By Dr Corinne Smith, reader in structural biology and biophysics, and director of the Research Technology Platform in Advanced Bioimaging at the University of Warwick. Dr Smith was recently awarded a Royal Society Leverhulme Trust Senior Research Fellowship for her work on clathrin.
I am intrigued by a protein called clathrin. It consumes my interest in a unique way and has done for quite a large number of years. Why would something as functional as a protein prove such an attractive object of study?
Clathrin cage structures. Kyle Morris and Corinne Smith, University of Warwick
The first reason is that it is actually attractive to look at. It has the unusual property of being able to form geometric lattices both as part of its function in cells and in a test tube as purified protein. Geometric structures are surprising to see in nature. When they do occur they look, well, unnatural. Just look at the lattice structures formed by these fungi, indusiata and clathrus ruber.
Indusiata and clathrus ruber
We expect biological material to be messy and irregular, and of course this often appears to be the case.
But look more closely and you discover that there is a system generating biological matter that follows physical and chemical laws as strictly as any builder or engineer. The processes are just way more complex. So, when we look at the biology, say of the enzyme lysozyme from some gloopy egg white, we see that the amino acid chain it is composed of forms intricate, highly organized patterns of helices and zig-zag strands.
3D path of the protein chain of hen egg white lysozyme which forms helical structures. The arrow motif represents zig-zag structures called beta-strands. Diamond, R. (1974) J.Mol.Biol. 82: 371-391 1LYZ.pdb
Clathrin doesn’t only interest me for the way it looks, it is involved in an intricate mechanism of cellular transport called endocytosis. Clathrin helps cells to absorb nutrients like cholesterol and other required molecules and take them to where they are needed. To do this, the required molecule sticks to a protein embedded in the cell membrane called a receptor. Clathrin helps the cell to engulf this portion of the membrane into a lipid vesicle, which is detached and transported to its next destination. This is process is called clathrin-mediated endocytosis, which is one of several different systems of endocytosis used by cells.
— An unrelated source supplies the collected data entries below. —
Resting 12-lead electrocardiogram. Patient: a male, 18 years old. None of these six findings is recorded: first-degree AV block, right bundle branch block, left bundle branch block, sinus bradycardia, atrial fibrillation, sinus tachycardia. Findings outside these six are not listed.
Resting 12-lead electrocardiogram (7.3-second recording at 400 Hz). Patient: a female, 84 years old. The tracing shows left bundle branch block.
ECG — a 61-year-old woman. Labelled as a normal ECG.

In fact organisms make use of endocytosis to do much more than simply import nutrients. This type of biological machinery also supports the function of neurons, helps cells send chemical messages to control their function and enables newly made cells develop the features they need for more specialised work. So understanding in detail how endocytosis works contributes to our knowledge of many different aspects of the life of a cell.
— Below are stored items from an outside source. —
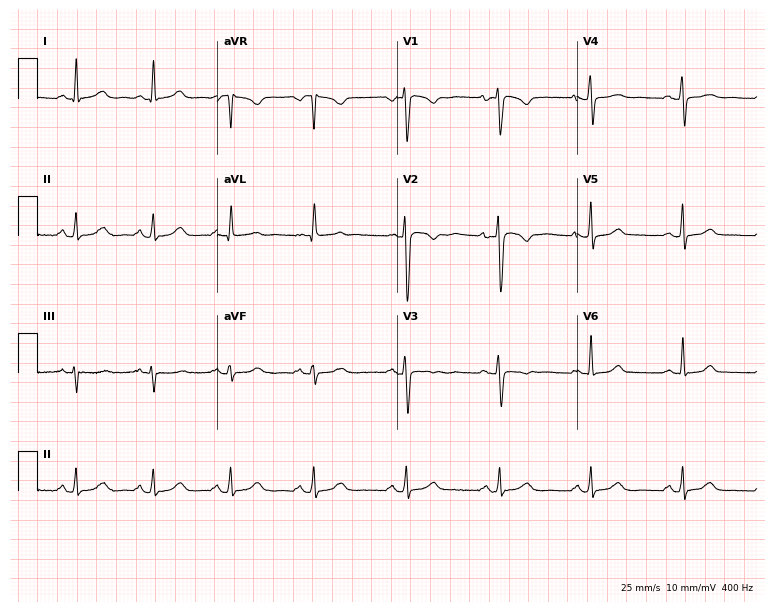
12-lead ECG from a female patient, 31 years old (7.3-second recording at 400 Hz). No first-degree AV block, right bundle branch block, left bundle branch block, sinus bradycardia, atrial fibrillation or sinus tachycardia recorded for this tracing. Findings outside these six are not listed.
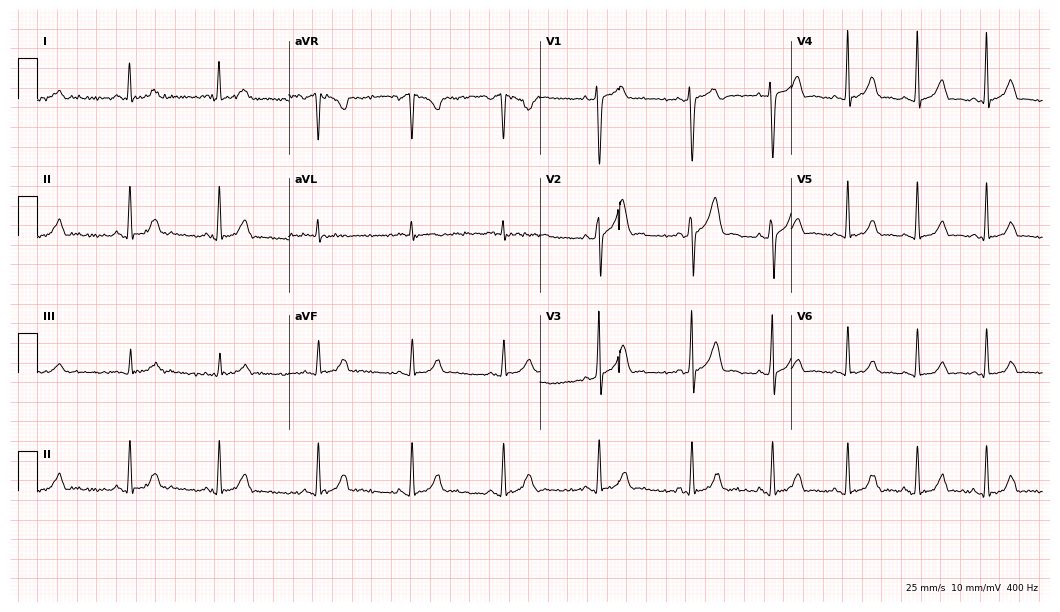
12-lead ECG (10.2-second recording at 400 Hz) from a male, 19 years old. Screened for six findings — first-degree AV block, right bundle branch block, left bundle branch block, sinus bradycardia, atrial fibrillation, sinus tachycardia — none is recorded.
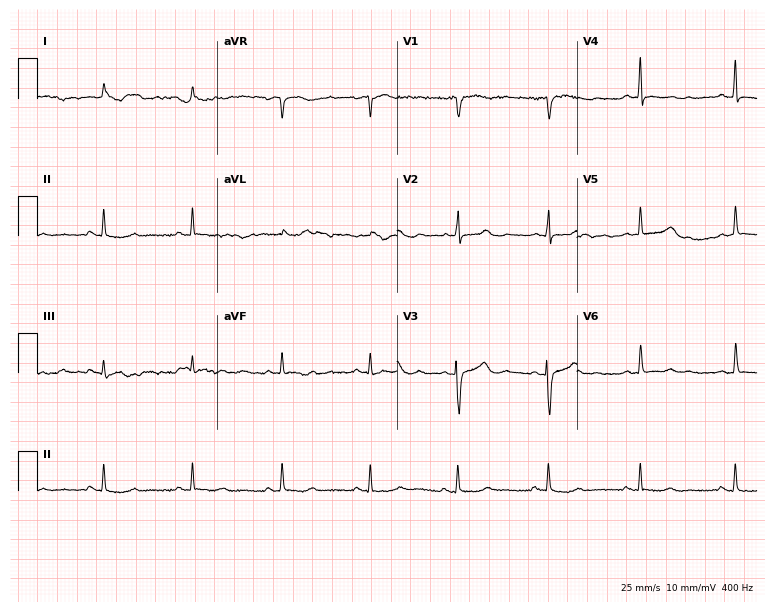
Resting 12-lead electrocardiogram. Patient: a 65-year-old woman. None of these six findings is recorded: first-degree AV block, right bundle branch block, left bundle branch block, sinus bradycardia, atrial fibrillation, sinus tachycardia. Other findings, if any, are not listed.

Described like this endocytosis seems like rather a simple mechanism but clathrin is just one of many proteins that work together to make this happen. As well as forming lattice structures around these lipid vesicles, clathrin needs to interact efficiently with a complex protein network to perform its role. How it manages to do this is the current focus of my research. We take pictures of clathrin molecules in ice using an electron microscope and analyse them. These pictures reveal very detailed information about the precise internal structure of clathrin and we hope to be able to see in 3D detail how clathrin interacts with the network of proteins it coordinates. Getting a detailed picture like this will help us see how this system works and might even lead to new ways to control endocytosis. This could in turn help development of new therapies for diseases, including some cancers, familial hypercolesterolaemia and Alzhemier’s disease, where endocytic mechanisms play a role.